When the data size is small (200 - 600), the Pthread implementation is better than the open MP implementation. When the data size is large, the open MP implementation is better than the Pthread implementation. The possible reason is that, the open MP adopts a better scheduler mechanism. With this better scheduler, the scheduling overhead is higher, while the actual computation can be better speeded up.
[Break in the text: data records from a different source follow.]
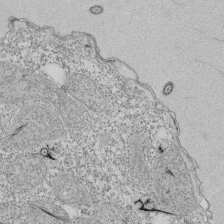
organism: Tetrahymena
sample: Cilia in tetrahymena
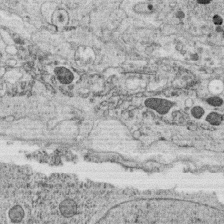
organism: C. elegans
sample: C. elegans oocyte; sperm cells
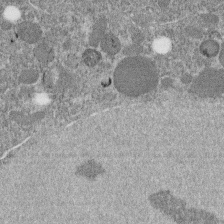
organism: C. elegans
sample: C. elegans embryo early stage
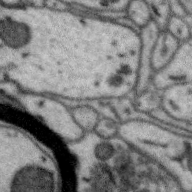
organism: Zebra finch
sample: Brain
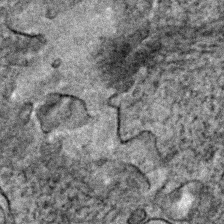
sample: Trachea
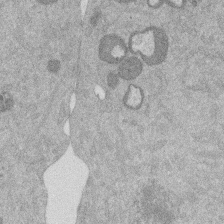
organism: Mouse
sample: Dividing mouse embryo 1 cell stage
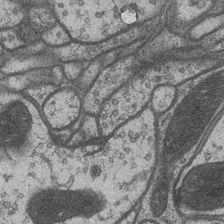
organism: Drosophila
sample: Optic medulla
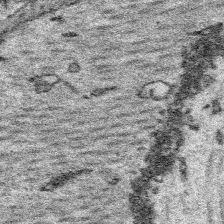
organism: Platynereis dumerilii
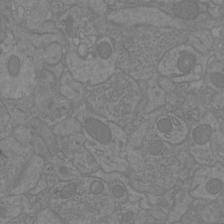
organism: Mouse
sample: Cortical neurons
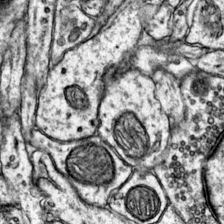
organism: Mouse
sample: Primary visual cortex
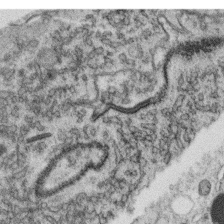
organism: C. elegans
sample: C. elegans oocyte; sperm cells
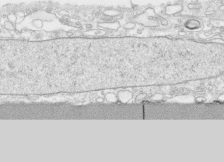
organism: Human
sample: CRL-1474
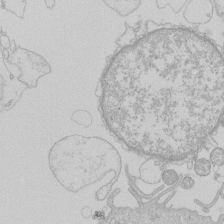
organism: Human
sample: Macrophage cells
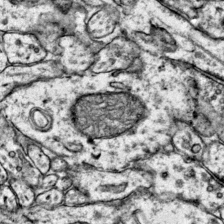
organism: Mouse
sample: Primary visual cortex
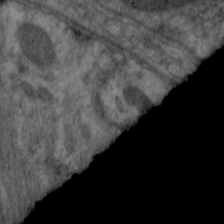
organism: C. elegans
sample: Pharynx
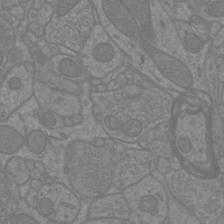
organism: Mouse
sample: Cortical neurons
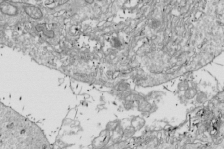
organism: Drosophila
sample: Cell division; meiosis; drosophila spermatocytes

However, when the data size is small, the speedup brought by better scheduler cannot override the overhead of a complicated scheduler.
According to the results we obtained above, the MPI implementation has a better performance than the MPI + open MP implementation. The reason is that MPI implementation provides better locality then open MP. And the communication overhead on each node is greatly reduced by the memory copy in MPI, which makes the data sharing on local nodes much faster than shared memory mechanism adopted by open MP.
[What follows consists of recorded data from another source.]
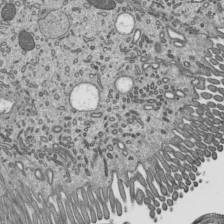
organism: Mouse
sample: Mouse epididymis efferent ductule cilia
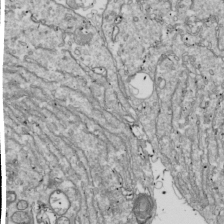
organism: Drosophila
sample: Cell division; meiosis; drosophila spermatocytes
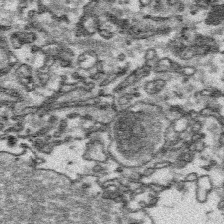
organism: Platynereis dumerilii
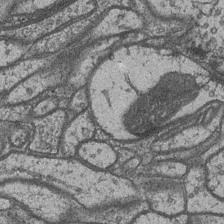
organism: Drosophila
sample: Optic medulla
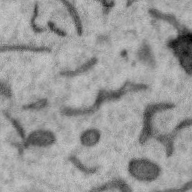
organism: Zebra finch
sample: Brain
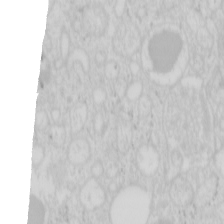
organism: Mouse
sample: Pancreas
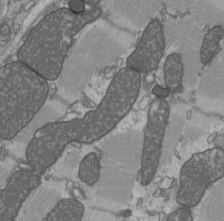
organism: C57BL Mouse
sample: Heart
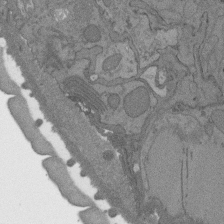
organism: C. elegans
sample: AFD neurons C. elegans
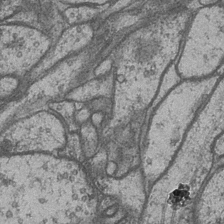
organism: Drosophila
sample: Optic medulla
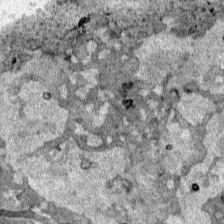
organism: Human
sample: Mitochondria in HCT116 cells
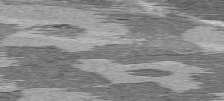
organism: C57BL Mouse
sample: Heart
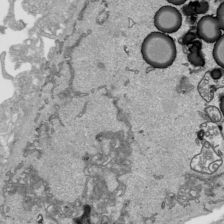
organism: Human
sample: Mitochondria in HCT116 cells

In this assignment, we have implemented five versions of heat distribution simulation by MPI, CUDA, Open MP, and Pthread. All these implementations work well and our comparison test validated this. The speedup by CUDA is good according to the test results. As for the Pthread and open MP implementation, we performed some experiments and found the Pthread implementation better for small data size while the open MP implementation better for large data size. The reason for that may be the open MP scheduler mechanism. As for the MPI and hybrid implementation (open MP + MPI), the pure MPI version is better. The possible reason is that, MPI guarantees better locality, and its local communication method (memory copy for MPI, shared memory for open MP) is better.